By the mid 2000s the police had worked out how to thwart these mass outbreaks of teenage violence, and the creation of BORN was an attempt ‘to move to a new level.’ There was no shortage of extremist groups in Russia that could murder a dozen people, but no other group was able to commit so many high profile crimes, especially using firearms.
Apart from involvement in OB88, some BORN members were brought together by an interest in paganism and in particular the works of Dobroslav (born Aleksandr Dobrovolsky), the guru of a movement preaching his interpretation of Slavic spirituality and nature worship who in 2010 was found guilty of disseminating extremist anti-Semitic material. Tikhonov and Khasis, however, converted to Russian Orthodoxy after their arrest.

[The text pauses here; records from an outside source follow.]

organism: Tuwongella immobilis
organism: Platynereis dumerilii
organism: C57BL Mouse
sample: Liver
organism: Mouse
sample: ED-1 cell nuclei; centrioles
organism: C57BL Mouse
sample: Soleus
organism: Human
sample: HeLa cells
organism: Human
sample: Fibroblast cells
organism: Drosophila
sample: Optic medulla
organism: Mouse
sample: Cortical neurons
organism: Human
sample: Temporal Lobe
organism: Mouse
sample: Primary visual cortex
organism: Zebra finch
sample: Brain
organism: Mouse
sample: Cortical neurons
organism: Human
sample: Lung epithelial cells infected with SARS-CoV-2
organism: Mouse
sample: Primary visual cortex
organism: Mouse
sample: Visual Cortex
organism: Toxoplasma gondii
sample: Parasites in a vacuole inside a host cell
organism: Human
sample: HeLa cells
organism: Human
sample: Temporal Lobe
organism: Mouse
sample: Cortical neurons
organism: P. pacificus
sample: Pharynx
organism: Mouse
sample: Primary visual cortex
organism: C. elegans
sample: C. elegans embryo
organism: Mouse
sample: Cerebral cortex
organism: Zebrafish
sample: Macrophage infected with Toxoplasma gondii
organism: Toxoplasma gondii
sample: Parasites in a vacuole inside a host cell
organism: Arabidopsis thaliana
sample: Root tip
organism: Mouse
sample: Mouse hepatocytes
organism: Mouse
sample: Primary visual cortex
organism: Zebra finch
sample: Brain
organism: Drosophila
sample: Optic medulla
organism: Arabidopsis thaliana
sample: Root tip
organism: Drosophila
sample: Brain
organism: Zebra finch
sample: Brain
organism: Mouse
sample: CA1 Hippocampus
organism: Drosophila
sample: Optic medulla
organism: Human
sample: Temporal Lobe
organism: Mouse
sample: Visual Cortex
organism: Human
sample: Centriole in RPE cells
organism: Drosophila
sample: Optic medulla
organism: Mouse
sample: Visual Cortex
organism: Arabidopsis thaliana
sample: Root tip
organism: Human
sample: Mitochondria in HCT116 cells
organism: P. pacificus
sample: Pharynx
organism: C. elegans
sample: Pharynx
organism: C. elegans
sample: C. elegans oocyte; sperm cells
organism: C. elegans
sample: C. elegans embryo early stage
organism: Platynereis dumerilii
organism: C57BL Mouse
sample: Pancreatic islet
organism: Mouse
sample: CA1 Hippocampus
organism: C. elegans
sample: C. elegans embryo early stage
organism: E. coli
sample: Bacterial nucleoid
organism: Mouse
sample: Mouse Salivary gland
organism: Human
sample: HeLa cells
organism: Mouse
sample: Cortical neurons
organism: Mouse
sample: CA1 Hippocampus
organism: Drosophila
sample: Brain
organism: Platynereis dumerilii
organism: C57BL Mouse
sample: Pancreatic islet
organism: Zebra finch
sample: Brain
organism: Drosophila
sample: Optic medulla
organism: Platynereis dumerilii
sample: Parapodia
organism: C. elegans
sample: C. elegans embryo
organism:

All BORN’s militants were also former fans of the skinhead group Kolovrat, the cult band among the Russian right, whose founder Denis Gerasimov was recently arrested for ‘extremism.’ This gave them a link with Goryachev, a former administrator of the visitors’ book on Kolovrat’s website. Goryachev had no other connection with skinheads or history of violence, but was part of a young conservative Orthodox movement, and so was known in ultranationalist circles by the half derogatory nickname ‘the student.’
Tikhonov and Goryachev were brought together by a common interest in Serbian nationalism, and together they founded a journal called Russian Image. Then Tikhonov was put on a federal wanted list and had to go underground, while Russian Image grew into a high profile far-right organisation, believed by many to have links with both Centre E and the presidential administration.

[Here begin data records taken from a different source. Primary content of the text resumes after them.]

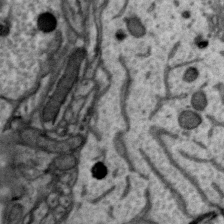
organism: Zebra finch
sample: Brain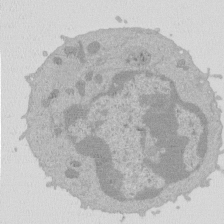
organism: Mouse
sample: Activated Pmel transgenic CD8+ T Cells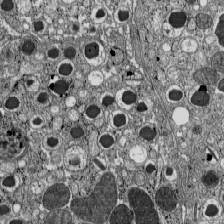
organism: C57BL Mouse
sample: Pancreatic islet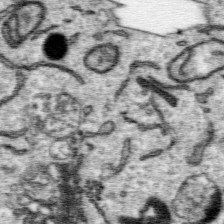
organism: Human
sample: HeLa cells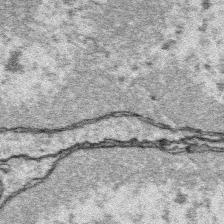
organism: Platynereis dumerilii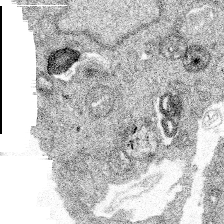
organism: Spongilla lacustris
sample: Multiple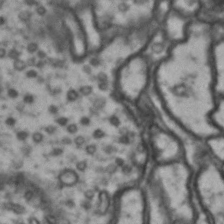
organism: Drosophila
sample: Brain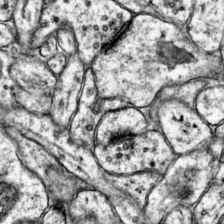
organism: Mouse
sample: Primary visual cortex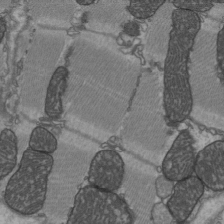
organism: C57BL Mouse
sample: Heart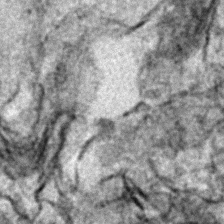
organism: Zebrafish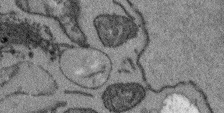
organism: Arabidopsis thaliana
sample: Root tip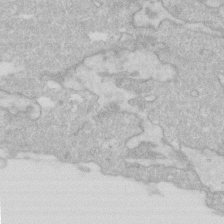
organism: Human
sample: Fibroblast cells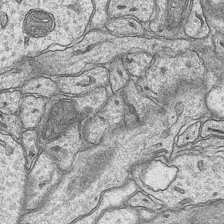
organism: Mouse
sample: CA1 Hippocampus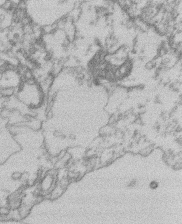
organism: Mouse
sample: T cell stromal cell synapse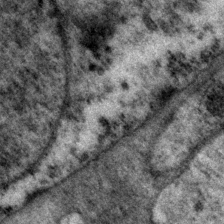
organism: P. pacificus
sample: Pharynx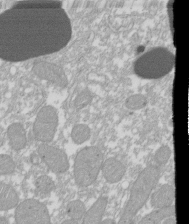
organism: Xenopus
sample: Cilia; centrioles in frog embryo cells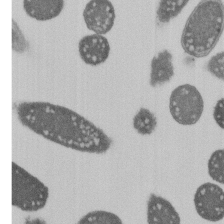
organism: E. coli
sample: Bacterial nucleoid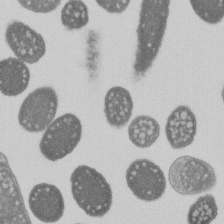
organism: E. coli
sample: Bacterial nucleoid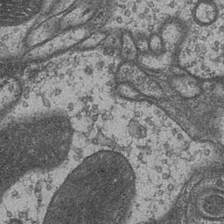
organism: Drosophila
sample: Optic medulla

Tikhonov has stated (although Goryachev denies) that BORN was the military wing of Russian Image, and that Goryachev was a key figure in planning the murders. According to Tikhonov, the murders were necessary as part of a game between Goryachev and his political patrons whose ultimate aim was the launch of Russian Image as, at the very least, a parliamentary party.
In Tikhonov’s words, ‘Goryachev gave me lots of background support, and provided information about the targets. He also promised me financial help. He hinted that his "backers" were keen to see the anti-fascist movement neutralised. And of course it was Markelov that worried him most.’
Russians are so accustomed to people being jailed on trumped up charges that they won’t believe that these are real thugs.
All sorts of people may find themselves dragged into the case. Tikhonov has told the police that it was his friend Dmitry Steshin, a well known journalist on the pro-Putin Komsomolskaya Pravda newspaper, who put him in touch with arms dealers, although Steshin has not yet been charged with any offence. On the other hand, some BORN members have fled to Ukraine, and some of them are evidently staying with people linked to ‘Svoboda’ and ‘Pravy Sektor,’ ultraright organisations quite close to the present Kyiv government.
One of the problems with the understanding of the BORN case in Russia is that it has actually been investigated. Russians are so accustomed to people being jailed on trumped-up charges, and police harassment of the political opposition that the whole justice system functions under a presumption of dishonesty and corruption: the law enforcers have yet to convince the public that in this case the accused really are ultraright thugs and murderers.